• **Dataset content**:
::::
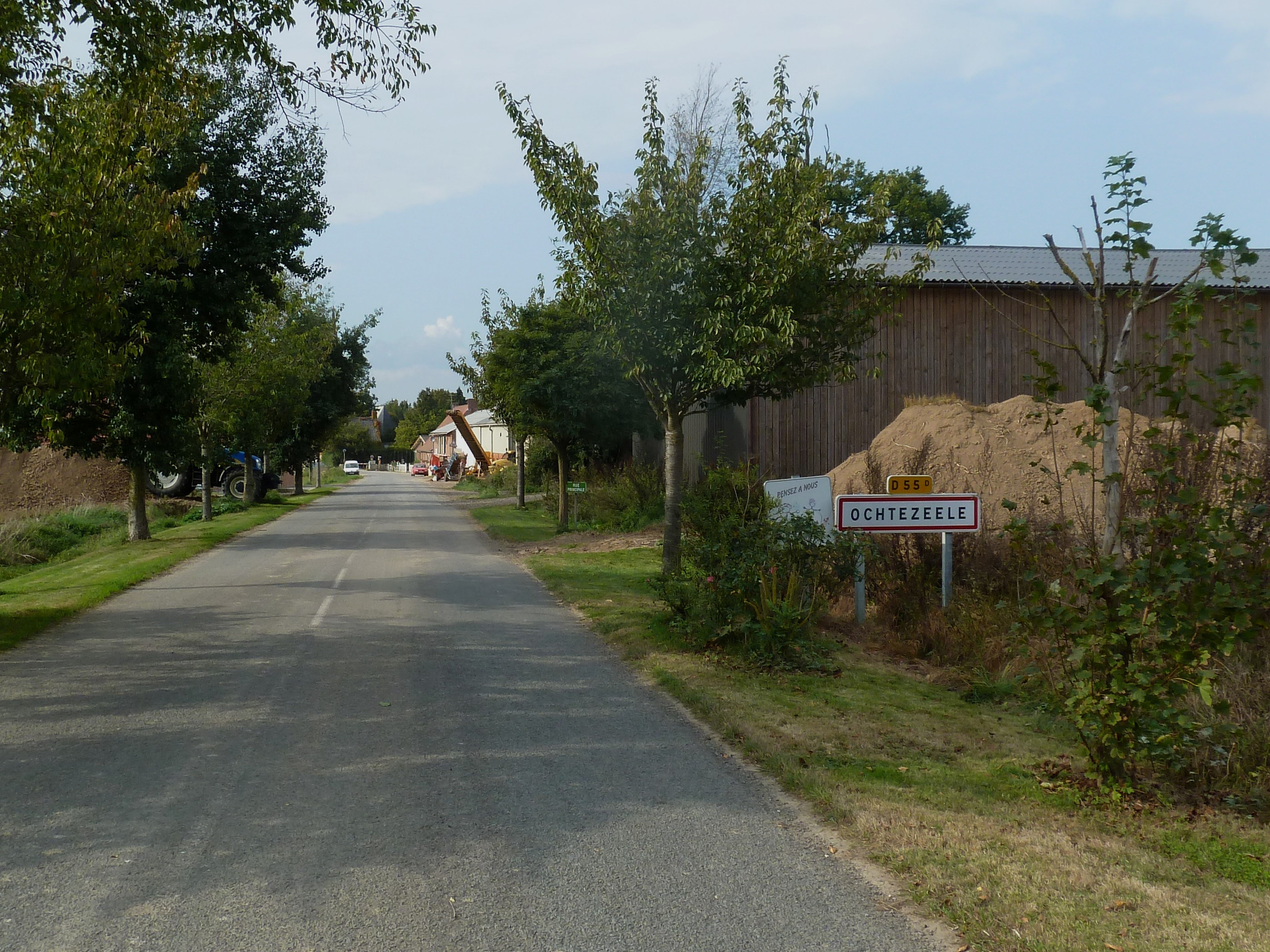 Le panneau à l'entrée d' Ochtezeele dans le Nord Nord-Pas-de-Calais.- France.
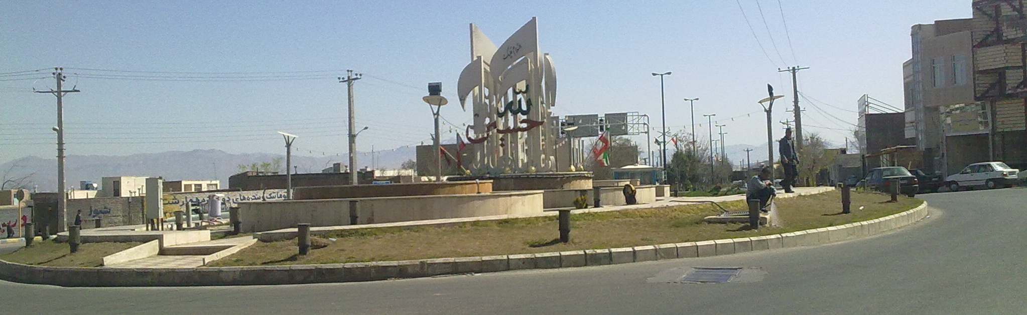 Main Square, Nimvar میدان اصلی شهر نیمور
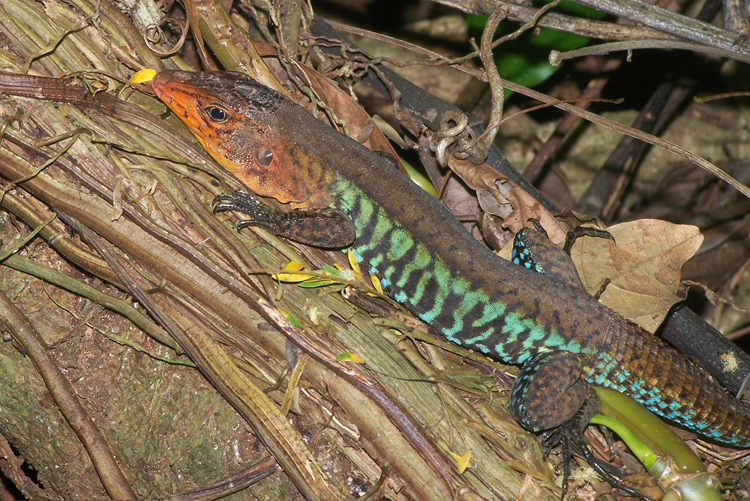 Ameiva undulata
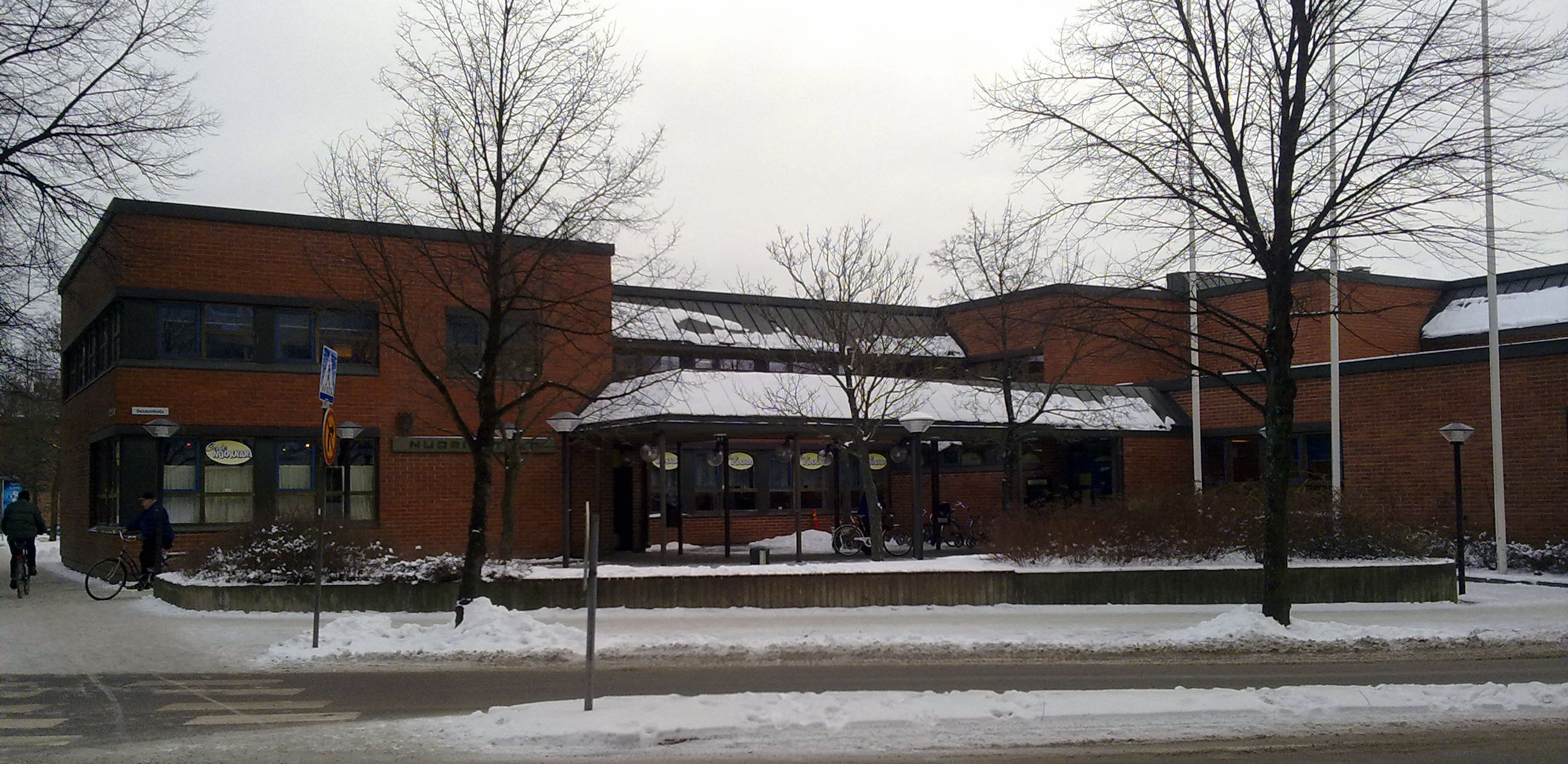 Porin nuorisotalo.
::::
• **Required work**: Write the lines from the line containing "Main Square, Nimvar میدان اصلی شهر نیمور" through the last line of the data out again exactly, and only those lines; pictures stay out.

• **Task output**:
 Main Square, Nimvar میدان اصلی شهر نیمور
 Ameiva undulata
 Porin nuorisotalo.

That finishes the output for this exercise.